Now for the final bit of our immersive experience, we want the viewer to have a stats board that shows statistics of the match while it plays. In the code I've added stats like ball possession, yellow cards and red cards, but for this explanation I'll just focus on goals:
<!-- Add Stats Board -->
<a-box position = "-9.75 5 -3"
physx-body="type: kinematic;"
class="room"
raycaster-target="canGrab: true;"
width="0.1"
depth="7.5"
height="5"
match-stats
color = "#191817">
<a-plane id="goalscaption"
position="0.1 1.15 .01"
rotation="0 90 0"
height=".6"
width="auto"
color="#191817"
text="value: Goals;
font: exo2bold;
width: 5;
align: center">
</a-plane>
<a-plane id="goals-team-a"
position="0.1 1.15 0.25"
rotation="0 90 0"
height=".6"
width="auto"
color="#191817"
text="value: 0;
font: exo2bold;
width: 5;
align: left">
</a-plane>
<a-plane id="goals-team-b"
position="0.1 1.15 -0.23"
rotation="0 90 0"
height=".6"
width="auto"
color="#191817"
text="value: 0;
font: exo2bold;
width: 5;
align: right">
</a-plane>
</a-box>
You'll notice I've made this board physx-body="type: kinematic;". This will allow the viewer to move the board around as we did with the balls, but instead of the board falling down with gravity, it will just keep floating wherever the viewer wants it! Now all that is left is to update our goals stats as they occur. In the real world, you'd probably want a server to update these values as they occur, using techniques such as server-sent-events.

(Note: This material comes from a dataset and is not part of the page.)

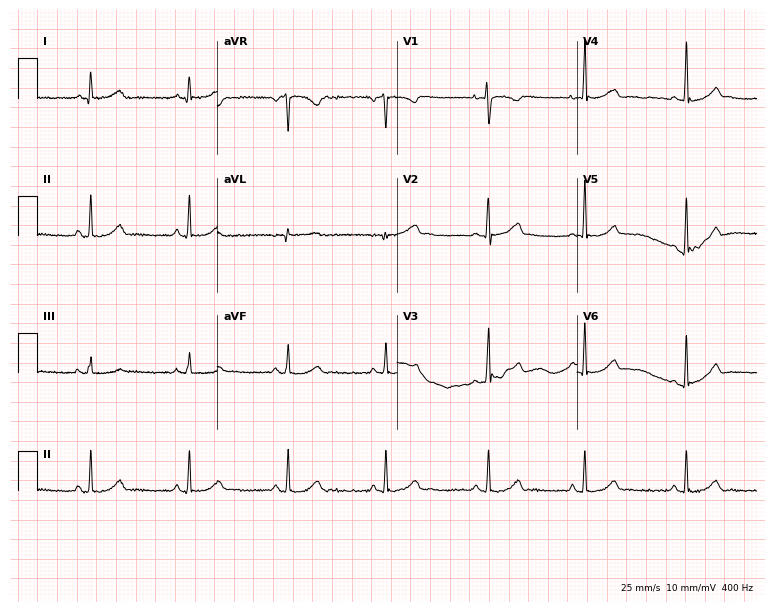
12-lead ECG (7.3-second recording at 400 Hz) from a woman, 23 years old. Labelled as a normal ECG.

But for this example I slightly cheated, given the match already happened and we know exactly when the goals occurred. So I just simply check the time of the video, and update the digits on the board accordingly:
// Handle the data displayed on the stats board
AFRAME.registerComponent('match-stats', {
init: function()
{
this.lastUpdate = 0
},
tick: function()
{
if (window.streamPlaying){
// Make the score 1-0 as it happens
if (window.video.currentTime > 812 && !this.firstGoalSet ) {
document.querySelector("#goals-team-a").setAttribute( "text", "value", 1);
document.querySelector("#goals-team-b").setAttribute( "text", "value", 0);
this.firstGoalSet = true;
}
}
},
});
And that's it! With very little code or complexity, we have a fully functional and engaging immersive web experience! Have a look at index.html to see how all these snippets fit together, and then feel free to use this as inspiration for your own immersive projects. I hope this inspires you to start developing for the Metaverse!